Performa 09: Symphony n.1 at PS 122

by Karinne Keithley

Symphony n. 1, created by the Italian collective Alterazioni Video and Icelander Ragnar Kjartansson, approached performance on its most ephemeral terms: an experience without residue. Attendance here was something like dining out. Structured as a kind of domesticated piece of noise art, five men in concert attire perform four formally demarcated symphonic movements (time-kept by an occasionally masochistic cohort (Kjartansson) on video), the piece made sound of out un-instruments—notably a laundry drying rack and a large bartender’s setup taped to a ladder. Meanwhile on video (and I mean vhs, this shit is old school) Kjartansson moves through task analogs to allegro, adagio, andante, etc., first shaking pasties on his heavily amplified nipples, then slamming his head and chest with a keyboard and a vhs tape, then eating a burrito (ah, the adagio), and finally strumming guitar and humming a cowboyish loop. Sonically we proceed from relatively grating found noise toward relative sonority (the sound of the bowed laundry rack is kind of whale-like in its beauty). The real project in this project was promised as “joy, infinite profound joy.” Joy, or maybe its cousin giddy happiness, definitely arrived in the fourth-movement turning-loose of the piece onto the audience, as inflatable soccer balls were kicked at us, and we hurled them back. (Only one person seemed to be pissed at getting nailed; she left early, in protest or protection.)

I thought a lot about behavior—the taming of futurism, the boyish charm of ball-chucking, our collective happiness at getting to play too, and the odd, rogue photographers wandering (unsanctioned as far as I could guess) around the stage to get their close-ups, as if it really was some kind of archaic thinking that the performance took precedence over its documentation.

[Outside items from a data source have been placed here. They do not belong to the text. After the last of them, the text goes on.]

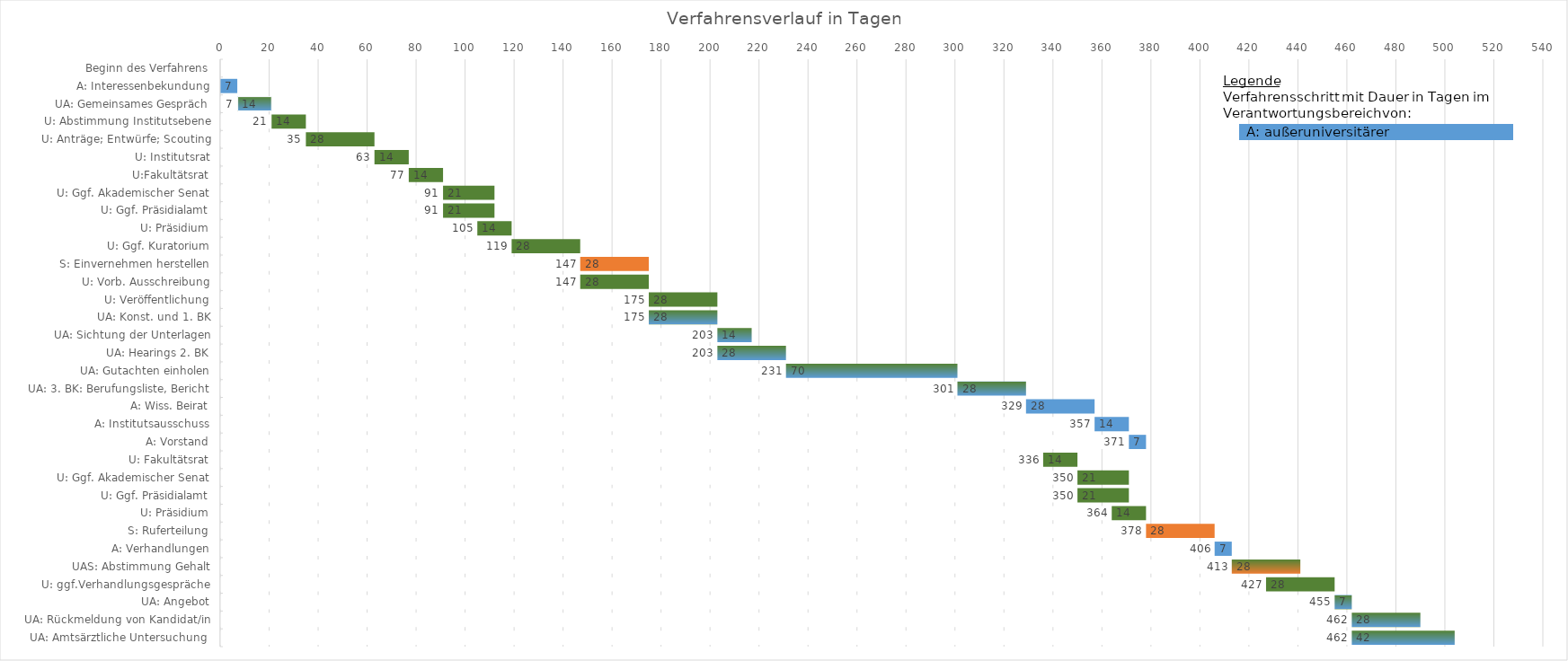
| Category | Gesamtdauer | Duration |
|---|---|---|
| Beginn des Verfahrens | 0 | 0 |
| A: Interessenbekundung | 0 | 7 |
| UA: Gemeinsames Gespräch | 7 | 14 |
| U: Abstimmung Institutsebene | 21 | 14 |
| U: Anträge; Entwürfe; Scouting | 35 | 28 |
| U: Institutsrat | 63 | 14 |
| U:Fakultätsrat | 77 | 14 |
| U: Ggf. Akademischer Senat | 91 | 21 |
| U: Ggf. Präsidialamt | 91 | 21 |
| U: Präsidium | 105 | 14 |
| U: Ggf. Kuratorium | 119 | 28 |
| S: Einvernehmen herstellen | 147 | 28 |
| U: Vorb. Ausschreibung | 147 | 28 |
| U: Veröffentlichung | 175 | 28 |
| UA: Konst. und 1. BK | 175 | 28 |
| UA: Sichtung der Unterlagen | 203 | 14 |
| UA: Hearings 2. BK | 203 | 28 |
| UA: Gutachten einholen | 231 | 70 |
| UA: 3. BK: Berufungsliste, Bericht | 301 | 28 |
| A: Wiss. Beirat | 329 | 28 |
| A: Institutsausschuss | 357 | 14 |
| A: Vorstand | 371 | 7 |
| U: Fakultätsrat | 336 | 14 |
| U: Ggf. Akademischer Senat | 350 | 21 |
| U: Ggf. Präsidialamt | 350 | 21 |
| U: Präsidium | 364 | 14 |
| S: Ruferteilung | 378 | 28 |
| A: Verhandlungen | 406 | 7 |
| UAS: Abstimmung Gehalt | 413 | 28 |
| U: ggf.Verhandlungsgespräche | 427 | 28 |
| UA: Angebot | 455 | 7 |
| UA: Rückmeldung von Kandidat/in | 462 | 28 |
| UA: Amtsärztliche Untersuchung  | 462 | 42 |
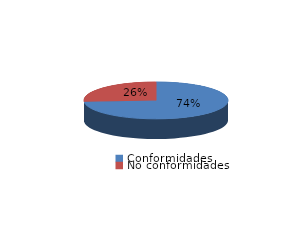
| Category | Series 0 |
|---|---|
| Conformidades | 1410 |
| No conformidades | 501 |
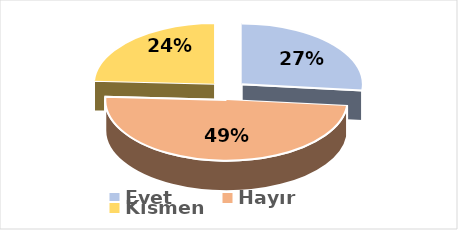
| Category | Evet |
|---|---|
| Evet | 0.266 |
| Hayır | 0.492 |
| Kısmen | 0.242 |

This project was a performance without remainder: the preparation for and undergoing of group experience, unironically, undisturbingly gleeful(if not perhaps joyful). And I really did like watching the flickering explosion of a light bulb (used for its light function in the third movement and then microwaved in the fourth), like a model H-bomb that never dreamed of melting anyone’s skin, safely sacrificing itself to our pleasure behind the rectangular window.